Büyü İmparatoru Bölüm 1174 - 1174, Ganimetleri Kazanana - Fenrir Scans
Karanlık Mod?

Büyü İmparatoru Bölüm 1174 – 1174, Ganimetleri Kazanana

Büyü İmparatoru novelini en güncel şekilde Fenrir Scansdan okuyun.

Büyü İmparatoru Novel Oku

Bölüm 1174, Ganimetleri Kazanana

Çevirmen: StarReader

Editör: CutieBinkie

Düzeltici: Papatonks

Bam!

Bir mahkum kaslı bir adamı tekmeleyerek yere indirdi ve alay etti, “Ha-ha-ha, demek kudretli Kılıç Kralının geldiği nokta bu, ha-ha-ha…”

“Durmak! Teslim olduk. Ne yapmaya çalışıyorsun?” Bali Yuyu dişlerini gıcırdatarak onlara baktı.

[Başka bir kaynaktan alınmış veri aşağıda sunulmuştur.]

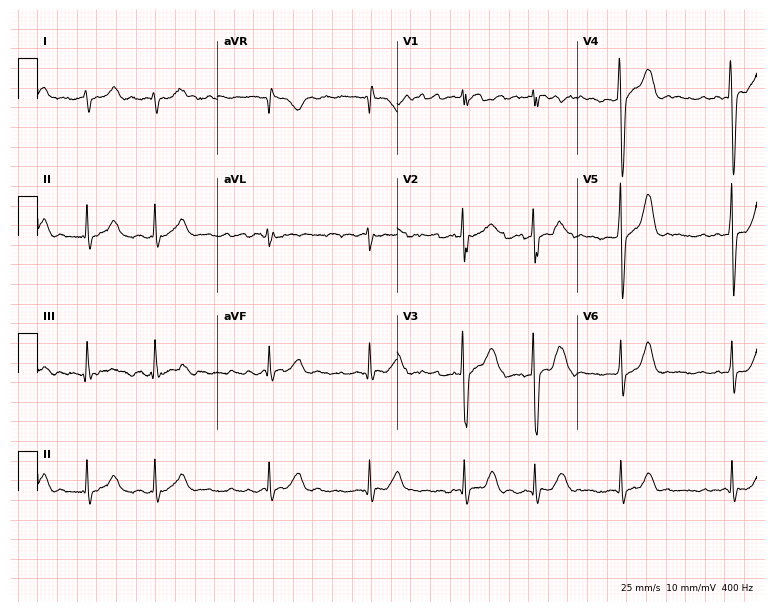
Resting 12-lead electrocardiogram (7.3-second recording at 400 Hz). Patient: a 44-year-old male. The tracing shows atrial fibrillation (AF).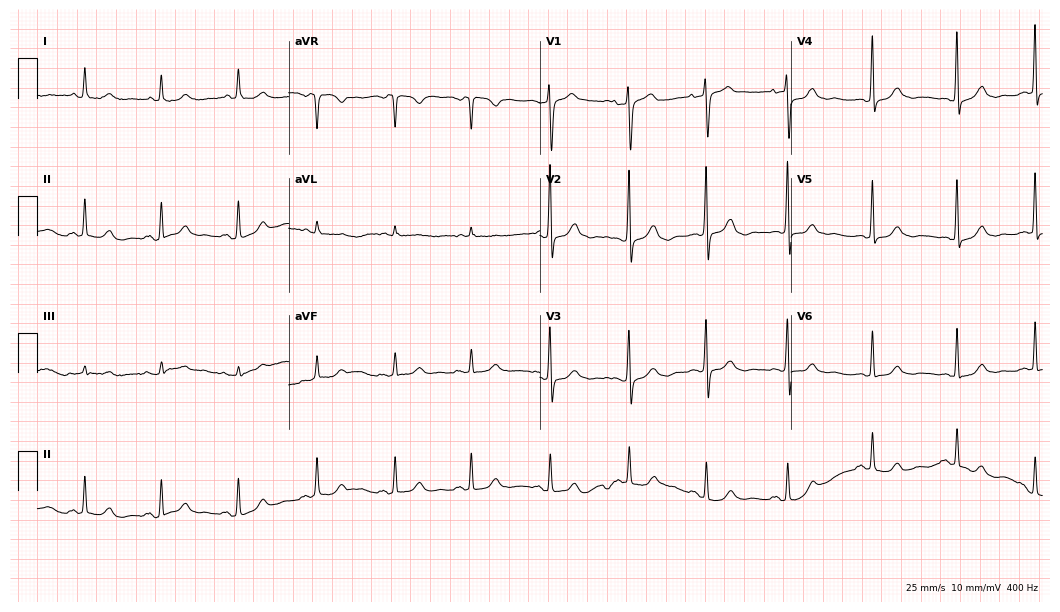
Electrocardiogram (10.2-second recording at 400 Hz), a female patient, 68 years old. Of the six screened findings (first-degree AV block, right bundle branch block, left bundle branch block, sinus bradycardia, atrial fibrillation, sinus tachycardia), none is recorded.

Genç ona son derece yakışıksız bir bakış atarak alay etti: “Ne, diye mi sordun? Kılıç Kralları her zaman bu kadar yüce ve kudretli davranmamış mıydı? Yenilmez Kılıç öldüğüne göre herhangi bir saldırının sana hiçbir faydası olmayacak. Teslim olmak, yaşamak için tek umudunuzdur, o yüzden birlikte oynayın, yoksa...”

“Yoksa ne?”

Çelik bir kavrama bileğini bükmüştü. Adam kaşlarını çatarak başını salladı, ancak beti benzi attı, “Mareşal Zhuo, halletmen için tüm mahkumları hallettik.”

Bali Yuyu, geçen yüzyıl boyunca gece gündüz hayalini kurduğu adamı gözlemleyerek sarsıldı ve kalbi hızla çarptı.

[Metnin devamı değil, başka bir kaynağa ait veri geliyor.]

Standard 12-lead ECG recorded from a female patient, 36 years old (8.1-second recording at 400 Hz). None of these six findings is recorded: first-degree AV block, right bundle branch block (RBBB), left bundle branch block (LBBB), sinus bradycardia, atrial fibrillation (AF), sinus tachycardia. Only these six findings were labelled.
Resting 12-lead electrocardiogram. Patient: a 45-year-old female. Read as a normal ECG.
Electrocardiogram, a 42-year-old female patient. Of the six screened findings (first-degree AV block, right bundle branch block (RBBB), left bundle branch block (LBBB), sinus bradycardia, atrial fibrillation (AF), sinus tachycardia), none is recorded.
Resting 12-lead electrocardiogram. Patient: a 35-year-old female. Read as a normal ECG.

Zhuo Fan alay etti, “Onların benim mahkumlarım olduğunu gerçekten biliyor musun? Bunu düşünmeyen diğerleri, bunları sizin aldığınızı düşünebilir. Merkezi bölgenin Kılıç Krallarını alt ederken çok muhteşem olmalısın.”

“Asla yapmazdım Mareşal Zhuo, sen tıpkı yüz yıl önce olduğu gibi dört ülkenin Büyük Mareşaliyiz. Hepsini sizin için yapıyoruz!”

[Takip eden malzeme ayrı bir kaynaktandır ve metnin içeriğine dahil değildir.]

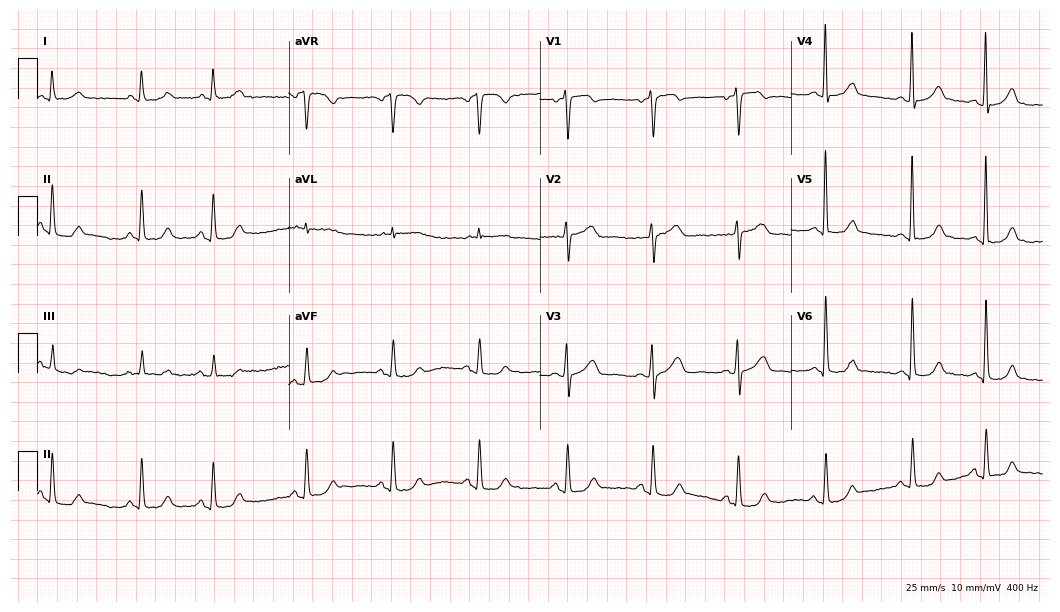
Standard 12-lead ECG recorded from a woman, 64 years old (10.2-second recording at 400 Hz). Read as a normal ECG.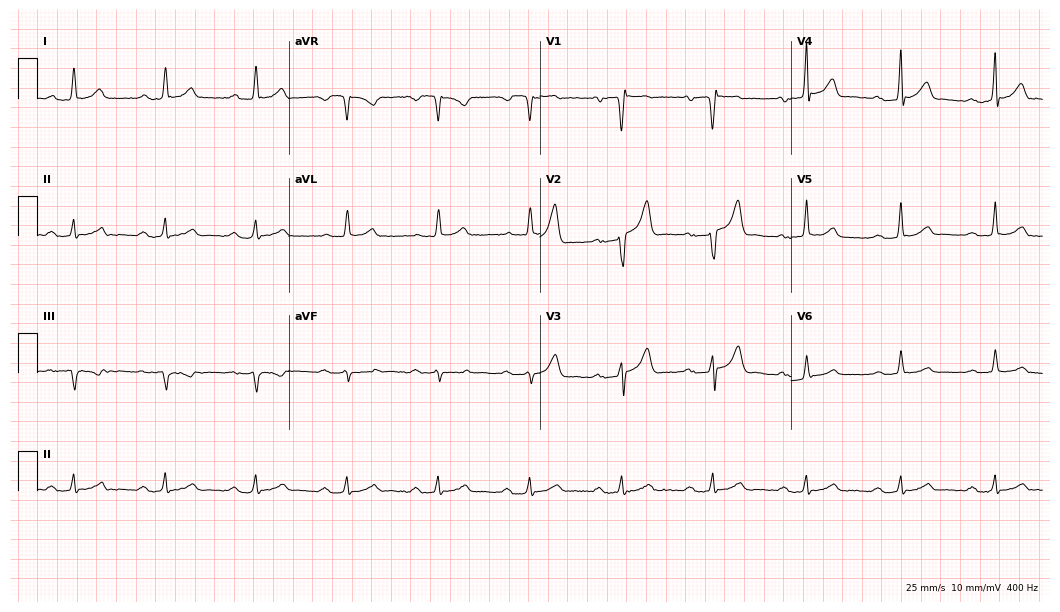
Resting 12-lead electrocardiogram (10.2-second recording at 400 Hz). Patient: a 54-year-old male. The tracing shows first-degree AV block.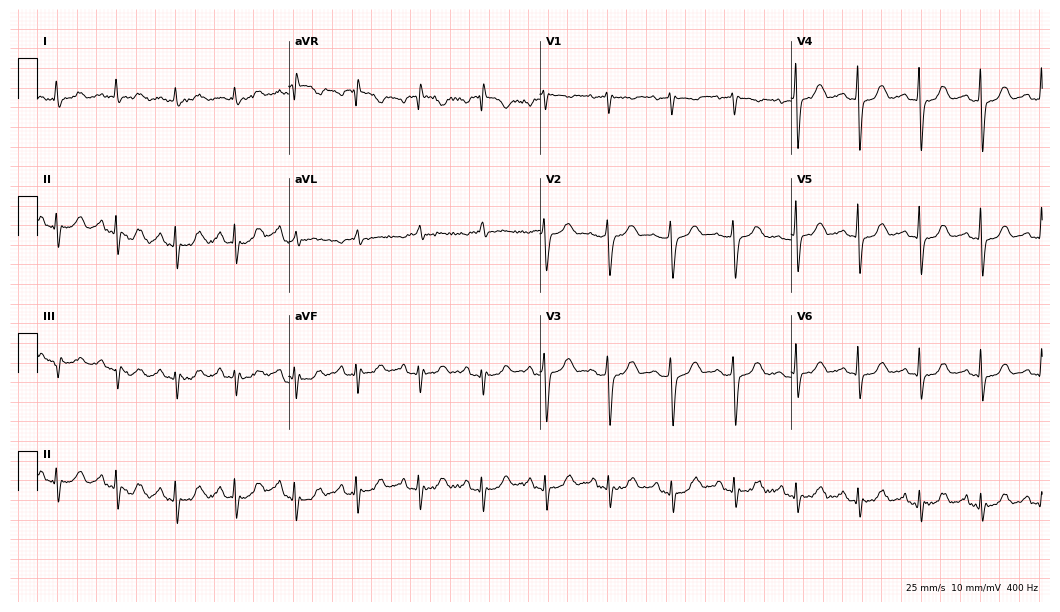
Resting 12-lead electrocardiogram (10.2-second recording at 400 Hz). Patient: a 68-year-old woman. None of these six findings is recorded: first-degree AV block, right bundle branch block, left bundle branch block, sinus bradycardia, atrial fibrillation, sinus tachycardia.

“Hımm, ne kadar iddialı bir bahane. Yüz yıl önce benim için hiçbir şey yapmadın ve şimdi merkezi bölgeyi ele geçirdiğime göre sen de müdahale etmek mi istiyorsun?

Zhuo Fan adamı havaya fırlattı ve uzakta gözden kayboldu, “Onsuz da iyiyim.”

Geri kalanlar ise umursamaz davranarak başlarını eğdiler ve alanı temizlediler.

vurguncuları görmezden gelen Zhuo Fan, gözlerini ondan hiç ayırmayan Bali Yuyu'ya döndü. Parmaklarını şıklattı ve kadının sınırları çözüldü, “Qiao'er ile savaşırken nasıl hiç yara almadığını gördüm. O karıncalar seni nasıl yakaladılar?”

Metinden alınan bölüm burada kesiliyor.